DFA had about $815 million of total debt outstanding at June 30, 2012.
The ratings on DFA reflect Standard & Poor's view that the company's financial risk profile is "intermediate" and business risk profile is "satisfactory."
Key credit factors in our assessment of DFA's business risk profile include the company's strong market position, diverse portfolio of products and brand names, and limited geographical diversification. We also consider DFA's exposure to U.S. dairy industry conditions, characterized by reduced fluid milk consumption, near-term reduction in raw milk production volumes, excess processing capacity in some regions, and volatile raw milk and dairy product prices.
DFA is the leading dairy cooperative in the U.S., marketing about 30% of total domestic fluid milk production. The company benefits from its significant economies of scale and extensive distribution capabilities. DFA has strong relationships with a national network of regional milk bottlers, including its own plants and through its affiliate network, and has long-term milk supply agreements with regional and national dairy processors, including Dean Foods Co., the largest national dairy processor and distributor. While milk marketing represents the majority of DFA's sales, the company's commercial operations are a very significant and growing portion of its overall business, and include dairy products processing under DFA's brands, contract manufacturing, and joint ventures. We believe DFA is exposed to customer concentration risk as its top 10 customers represent over 50% of sales, reflecting the consolidating trends in this mature industry and with retailers. DFA also has limited geographic diversity, with less than 10% of its sales outside of the U.S.
The domestic dairy business is mature and is subject to significant commodity exposure, including the volatility of raw milk prices. The sector is also highly fragmented and susceptible to overcapacity on a regional basis. While the demand characteristics of fluid milk are relatively stable, the industry trend for fluid milk consumption is gradually declining. The federal government, through dairy support programs and marketing orders, regulates the industry.
Despite several periods of weak farmer profitability in the industry over the last few years (reflecting higher input costs relative to milk prices), aggregate milk production levels did not decline significantly. However, the USDA forecasts U.S. milk production to decline slightly during the remainder of 2012 and into 2013, with total annual milk production of 199.9 billion and 198.9 billion pounds, respectively. This reflects, in part, the ongoing drought conditions and recent reductions in cow numbers and expected milk output per cow due to rising feed prices and high temperatures, although the medium- to longer-term impact on milk production from this year's drought remains unclear. The average all-milk price (based on various dairy product prices) has been volatile at $20.14 per hundredweight (cwt) in 2011, following $16.29 per cwt in 2010, $12.82 per cwt in 2009, and $18.41 per cwt in 2008. The USDA's Sept. 18, 2012, forecast for the average all-milk price in 2012 is about $17.90 per cwt, with declines in milk prices during the first half of this year reversing somewhat in the second half.

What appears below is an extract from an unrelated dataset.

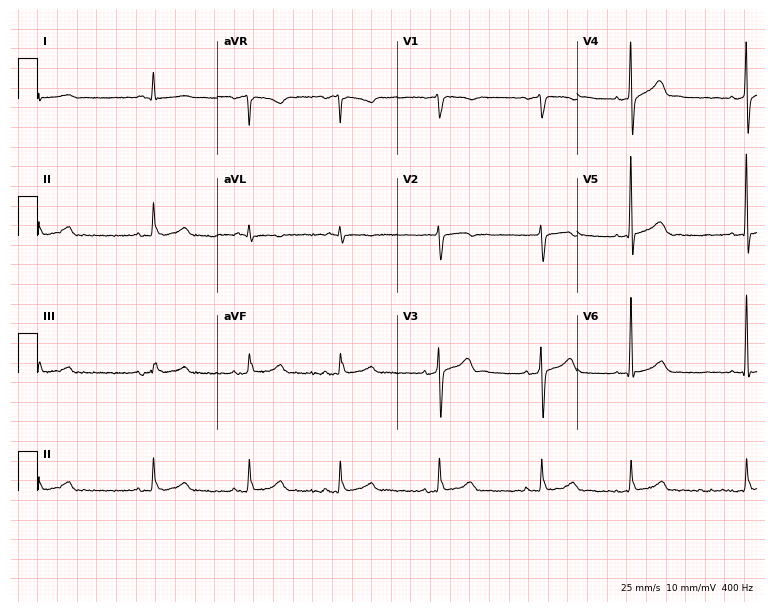
12-lead ECG from a 69-year-old male. Labelled as a normal ECG.

DFA's business mix, which includes low margin commodity raw milk marketing and higher margin value-added dairy products processing, had supported more stable operating performance during the recent period of volatile milk pricing, compared to some of its dairy processor competitors. While DFA's producer cooperative members benefit from increased milk prices, and its milk marketing operations largely passes through rising milk costs, DFA's dairy processing operations' margins, including its affiliates, are more susceptible to increases in the cost of raw milk. As with many other dairy processors, margins were pressured as raw milk input costs increased throughout most of 2011 while the ability to pass through these higher costs in wholesale and retail prices was limited. DFA's sales level is heavily influenced by milk price levels and trends, as reflected in a 7.5% decrease in total sales in the first half of 2012 and a 32.0% increase during full year 2011, relative to the comparable prior year periods. DFA's gross margin on a last-12-month basis was 3.0% in the second quarter of 2012, above the 2.0% level of the second quarter of 2011, reflecting in part the decline in average milk prices beginning in the latter part of 2011.

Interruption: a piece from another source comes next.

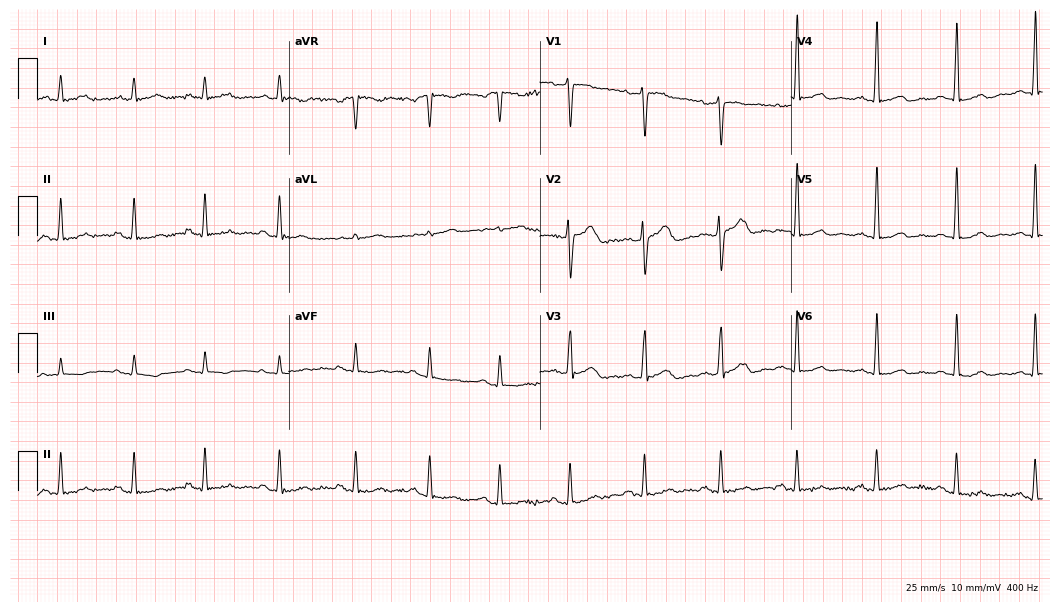
12-lead ECG from a man, 47 years old. No first-degree AV block, right bundle branch block (RBBB), left bundle branch block (LBBB), sinus bradycardia, atrial fibrillation (AF) or sinus tachycardia recorded for this tracing.

DFA's "intermediate" financial risk profile reflects the company's moderate financial policies, including the subordination of member payments to debt service payments (including both principal and interest). The company's leverage, as measured by an adjusted debt-to-EBITDA ratio of about 1.6x for the 12 months ended June 30, 2012, is stronger than the indicative ratios of 2x-3x for an intermediate financial risk profile. But cash flow coverage measures are somewhat weaker than indicative ratios for the profile, with funds from operations (FFO) to total debt of about 14% for the 12 months ended June 30, 2012, as compared to indicative ratios of 30%-45%. We believe the company has significant discretion over the timing of its member milk payments to manage its cash flow generation. However, we estimate that the company's proposed new debt financings and increase in debt levels will result in an adjusted leverage ratio near or above 2.0x.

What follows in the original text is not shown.